Each line below that contains "Category" counts once; report the total and nothing more.
---
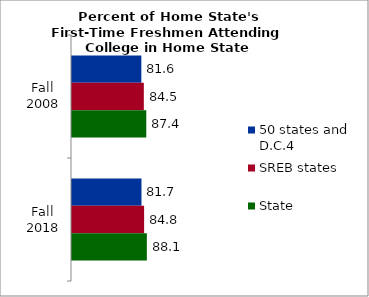
| Category | 50 states and D.C.4 | SREB states | State |
|---|---|---|---|
| Fall 2008 | 81.592 | 84.505 | 87.387 |
| Fall 2018 | 81.735 | 84.835 | 88.068 |
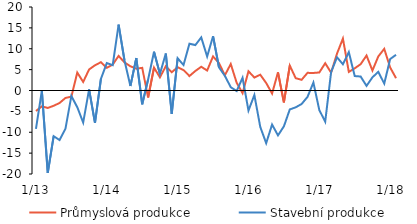
| Category | Průmyslová produkce | Stavební produkce |
|---|---|---|
|  1/13 | -4.911 | -9.172 |
| 2 | -3.806 | -0.057 |
| 3 | -4.182 | -19.723 |
| 4 | -3.661 | -10.949 |
| 5 | -2.99 | -11.851 |
| 6 | -1.783 | -9.139 |
| 7 | -1.479 | -1.299 |
| 8 | 4.297 | -3.998 |
| 9 | 2.048 | -7.696 |
| 10 | 5.036 | 0.265 |
| 11 | 6.045 | -7.764 |
| 12 | 6.773 | 2.754 |
|  1/14 | 5.435 | 6.56 |
| 2 | 6.203 | 6.057 |
| 3 | 8.282 | 15.795 |
| 4 | 6.732 | 7.184 |
| 5 | 5.797 | 1.078 |
| 6 | 5.226 | 7.779 |
| 7 | 5.423 | -3.3 |
| 8 | -1.669 | 2.655 |
| 9 | 5.481 | 9.297 |
| 10 | 3.151 | 3.978 |
| 11 | 5.822 | 8.861 |
| 12 | 4.37 | -5.586 |
|  1/15 | 5.578 | 7.726 |
| 2 | 4.89 | 6.1 |
| 3 | 3.468 | 11.217 |
| 4 | 4.673 | 10.879 |
| 5 | 5.689 | 12.707 |
| 6 | 4.783 | 8.158 |
| 7 | 8.163 | 13.013 |
| 8 | 6.583 | 5.557 |
| 9 | 3.645 | 3.514 |
| 10 | 6.344 | 0.785 |
| 11 | 1.856 | -0.13 |
| 12 | -0.637 | 3.053 |
|  1/16 | 4.608 | -4.805 |
| 2 | 3.106 | -1.077 |
| 3 | 3.783 | -8.731 |
| 4 | 1.799 | -12.616 |
| 5 | -0.727 | -8.155 |
| 6 | 4.352 | -10.748 |
| 7 | -2.847 | -8.587 |
| 8 | 5.968 | -4.537 |
| 9 | 2.948 | -4.028 |
| 10 | 2.563 | -3.238 |
| 11 | 4.227 | -1.539 |
| 12 | 4.203 | 1.9 |
|  1/17 | 4.319 | -4.69 |
| 2 | 6.528 | -7.46 |
| 3 | 4.27 | 4.423 |
| 4 | 8.839 | 7.96 |
| 5 | 12.438 | 6.278 |
| 6 | 4.454 | 9.181 |
| 7 | 5.31 | 3.46 |
| 8 | 6.302 | 3.348 |
| 9 | 8.374 | 1.108 |
| 10 | 4.785 | 3.157 |
| 11 | 8.174 | 4.473 |
| 12 | 9.973 | 1.653 |
|  1/18 | 5.52 | 7.524 |
| 2 | 2.95 | 8.558 |
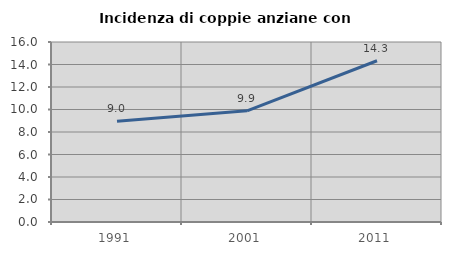
| Category | Incidenza di coppie anziane con figli |
|---|---|
| 1991.0 | 8.955 |
| 2001.0 | 9.88 |
| 2011.0 | 14.332 |
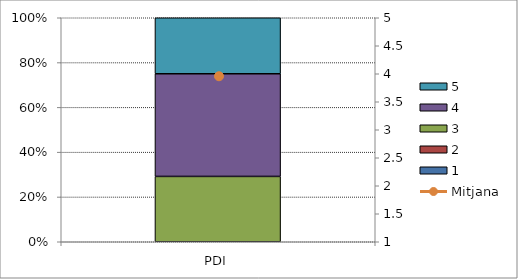
| Category | 1 | 2 | 3 | 4 | 5 |
|---|---|---|---|---|---|
| PDI | 0 | 0 | 7 | 11 | 6 |
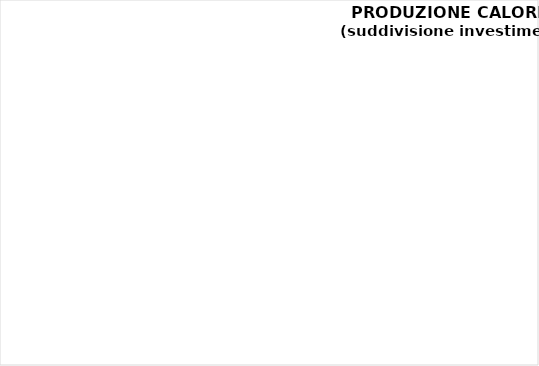
| Category | Series 0 |
|---|---|
| Opere civili | 0 |
| Impianto elettrico | 0 |
| Caldaia principale (no opere civili) | 0 |
| caldaia secondaria | 0 |
| Impiantistica per la distribuzione | 0 |
| altro | 0 |
---
▸ WRITTEN RESPONSE: 5